Summary
Studies on rare autosomal dominant mutations affecting the amyloid protein precursor (APP) gene have highlighted the importance of APP in the pathogenesis of Alzheimer’s disease (AD). However, the link between the observed changes in APP processing and the pathogenic mechanism remains unclear. We have examined the possibility that disruption of the normal function of APP may underlie the neurodegenerative changes. The presence of APP in cells important for tissue repair following injury (platelets and fibroblasts) and the observation that APP expression is increased during early development suggest that APP has a function in cell growth and regeneration. We have found that APP promotes neurite outgrowth from PC 12 cells when added directly to the cell growth medium. APP was also found to stimulate neurite outgrowth from primary cultures of central and peripheral neurons. The effect of APP on neurite outgrowth from primary cultures was most marked when APP was in substratum-bound form, and was dependent upon the presence of heparan sulphate proteoglycans (HSPGs). The binding of APP to HSPGs in vitro may mimic certain aspects of the binding of APP to the extracellular matrix (ECM) in vivo. Thus the interaction of secreted APP with ECM may be an important step in the activation of APP. Basement membrane ECM regulates the guidance of neurites towards their targets in the developing nervous system. Major protein components of ECM include collagen, laminin and the HSPGs, which have all been reported to interact with APP. APP interacts with HSPGs by binding to the heparan sulphate moieties. APP also binds heparin, an analogue of heparan sulphate. Molecular modelling and site-directed mutagenesis experiments suggest that at least one heparin-binding site exists close to the N-terminus of APP between amino acid residues 96 and 110. A peptide homologous to this region of APP blocked the action of APP on neurite outgrowth.

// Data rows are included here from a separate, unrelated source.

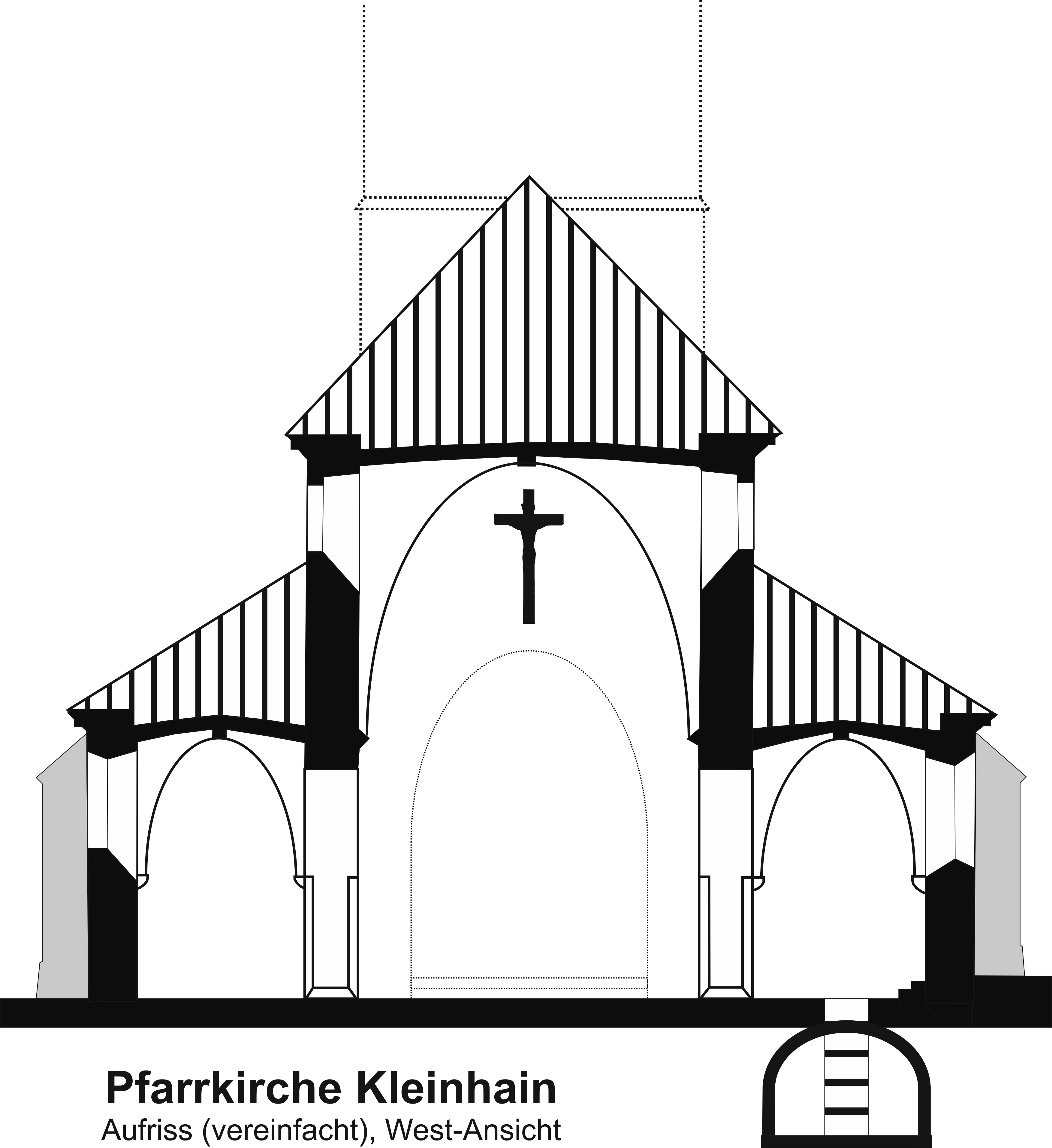 Aufriss der Pfarrkirche Kleinhain, Diözese St. Pölten - Westansicht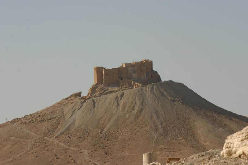 Qasr Ibn Maʿan eigenes Foto, public domain, Mewes 19:45, 30. Okt 2005 (CET)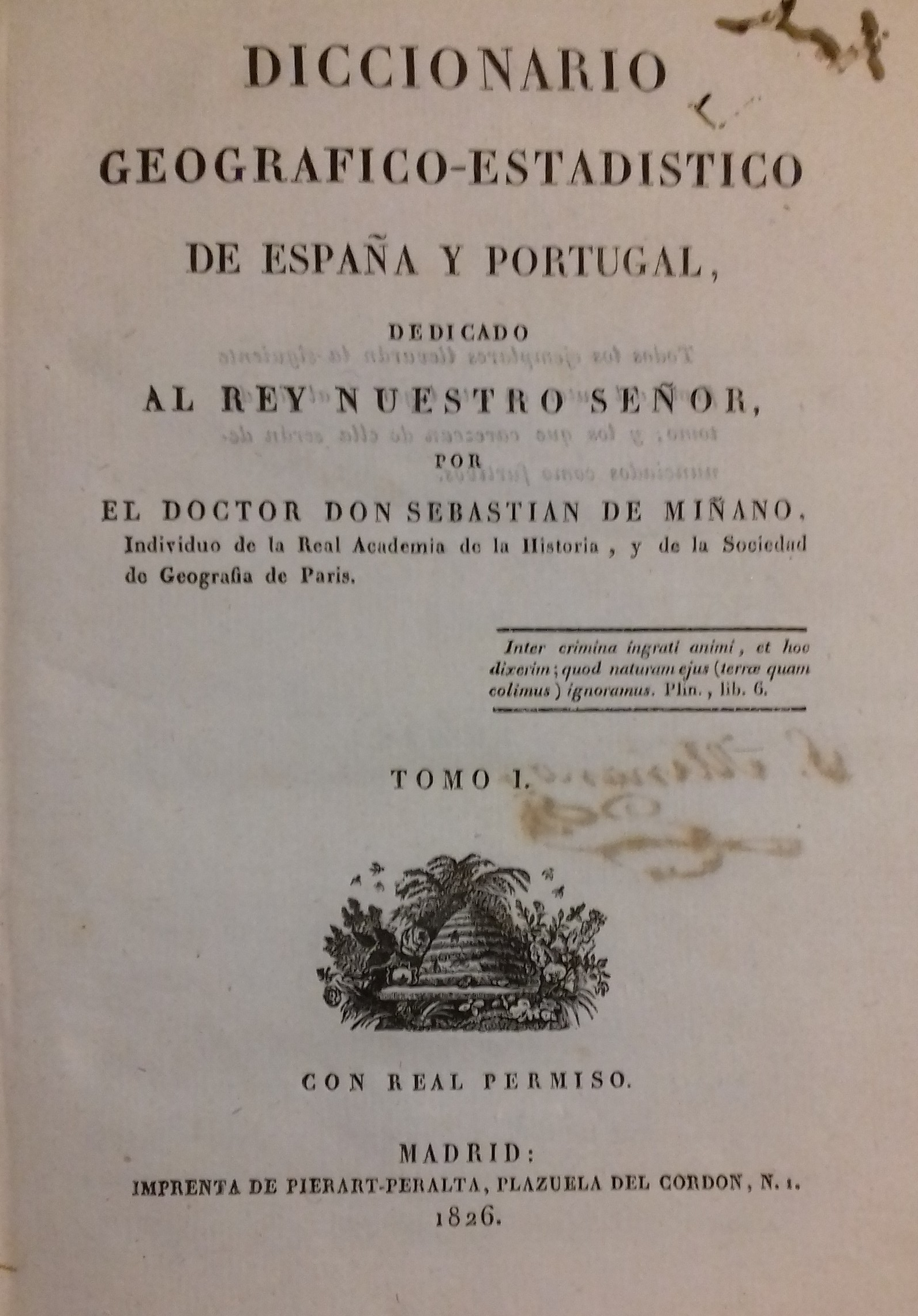 Capa interior do 'Diccionario geográfico-estadístico de España y Portugal' de Sebastián Miñano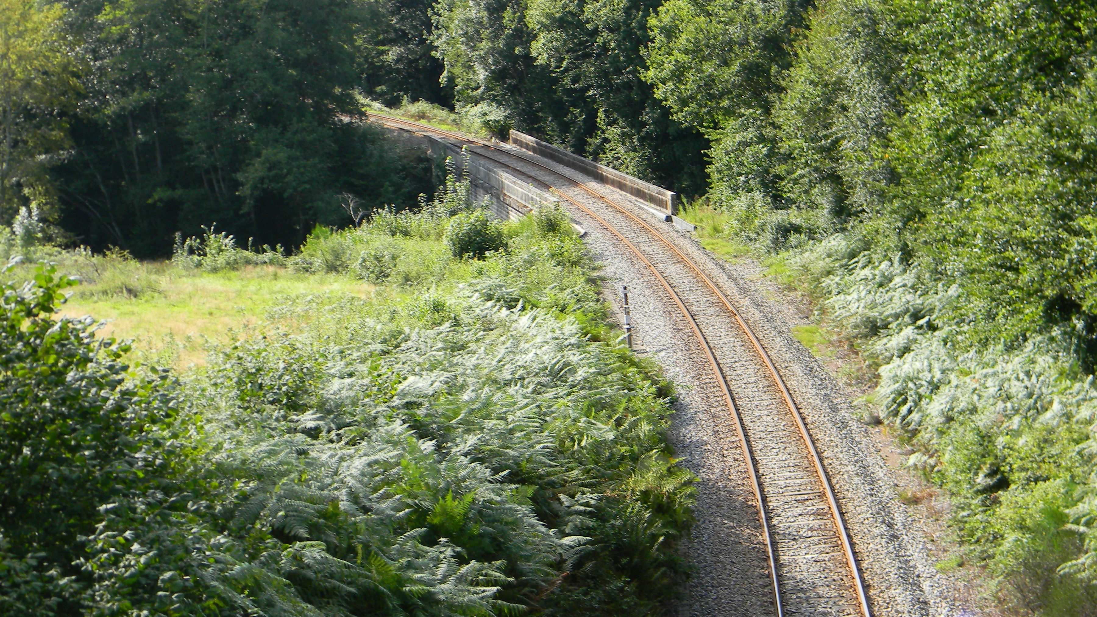 Le premier pont ferroviaire sur la Vienne aux Trois Pont, pris du pont routier sur la voie ferrée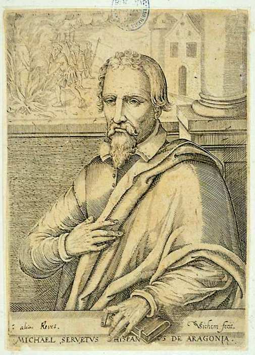 Christoffel van Sichem, Retrato de Miguel Servet, buril. Inscripción; Michael Servetus Hispanus de Aragonia. Firmado CVSichem fecit

Our data indicate that secreted APP acts as a neurite outgrowth-promoting factor and that it has important functions in regulating growth and development in the embryonic brain. It seems likely that APP binds to ECM components in the ageing brain as well. As ECM proteins undergo degenerative changes during ageing, a defective interaction of APP with the ECM (due to an alteration in APP or in an ECM component) may underlie the pathogenesis of Alzheimer’s disease (AD). The synaptic loss that occurs in certain regions of the AD brain may be related to a loss of the neurite outgrowth-promoting action of APP.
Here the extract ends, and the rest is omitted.